Extract the lines beginning at the one that holds "sample: Cortical neurons" and ending at the final line of the material below, keeping them exact and leaving out all pictures.

------------

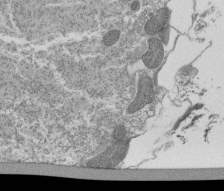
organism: Tetrahymena
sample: Cilia in tetrahymena
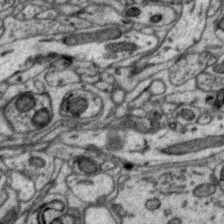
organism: Zebra finch
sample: Brain
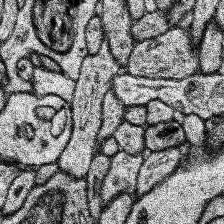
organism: Human
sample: Temporal Lobe
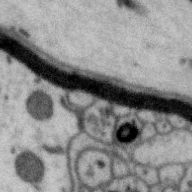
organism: Zebra finch
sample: Brain
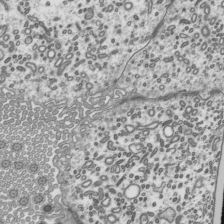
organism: Mouse
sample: Mouse epididymis efferent ductule cilia
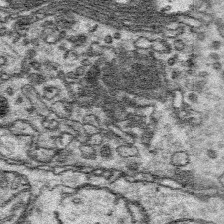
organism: Platynereis dumerilii
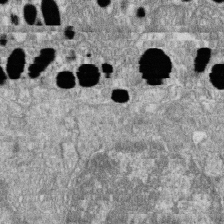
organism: Zebrafish
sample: Cilia; retinal pigment epithelium
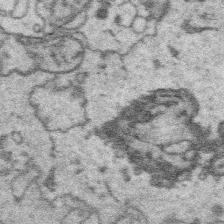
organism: Platynereis dumerilii
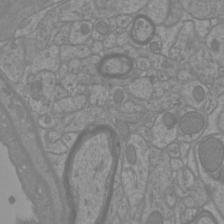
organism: Mouse
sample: Cortical neurons
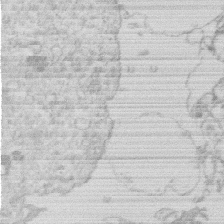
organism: Human
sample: Macrophage cells
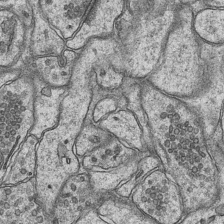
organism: Mouse
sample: CA1 Hippocampus
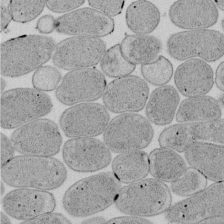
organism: E. coli
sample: Bacterial nucleoid
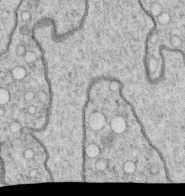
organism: C. elegans
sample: C. elegans oocyte; sperm cells
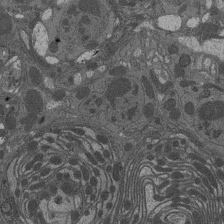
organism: Drosophila
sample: Antenna
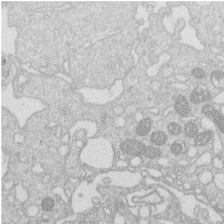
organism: Human
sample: Macrophage cells
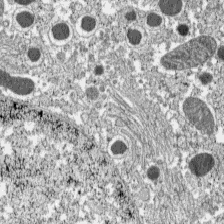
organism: C57BL Mouse
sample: Pancreatic islet
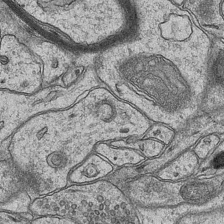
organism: Mouse
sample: CA1 Hippocampus
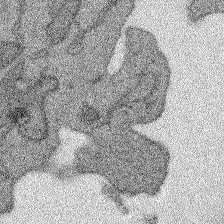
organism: Human
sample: HeLa cells
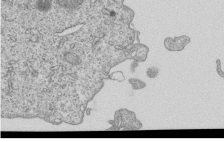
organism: Human
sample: MDA-MB-231 cells
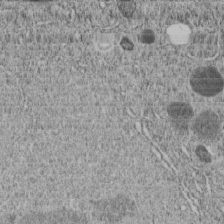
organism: C. elegans
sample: C. elegans embryo early stage
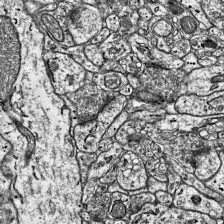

------------

TASK RESPONSE
sample: Cortical neurons
organism: Human
sample: Macrophage cells
organism: Mouse
sample: CA1 Hippocampus
organism: E. coli
sample: Bacterial nucleoid
organism: C. elegans
sample: C. elegans oocyte; sperm cells
organism: Drosophila
sample: Antenna
organism: Human
sample: Macrophage cells
organism: C57BL Mouse
sample: Pancreatic islet
organism: Mouse
sample: CA1 Hippocampus
organism: Human
sample: HeLa cells
organism: Human
sample: MDA-MB-231 cells
organism: C. elegans
sample: C. elegans embryo early stage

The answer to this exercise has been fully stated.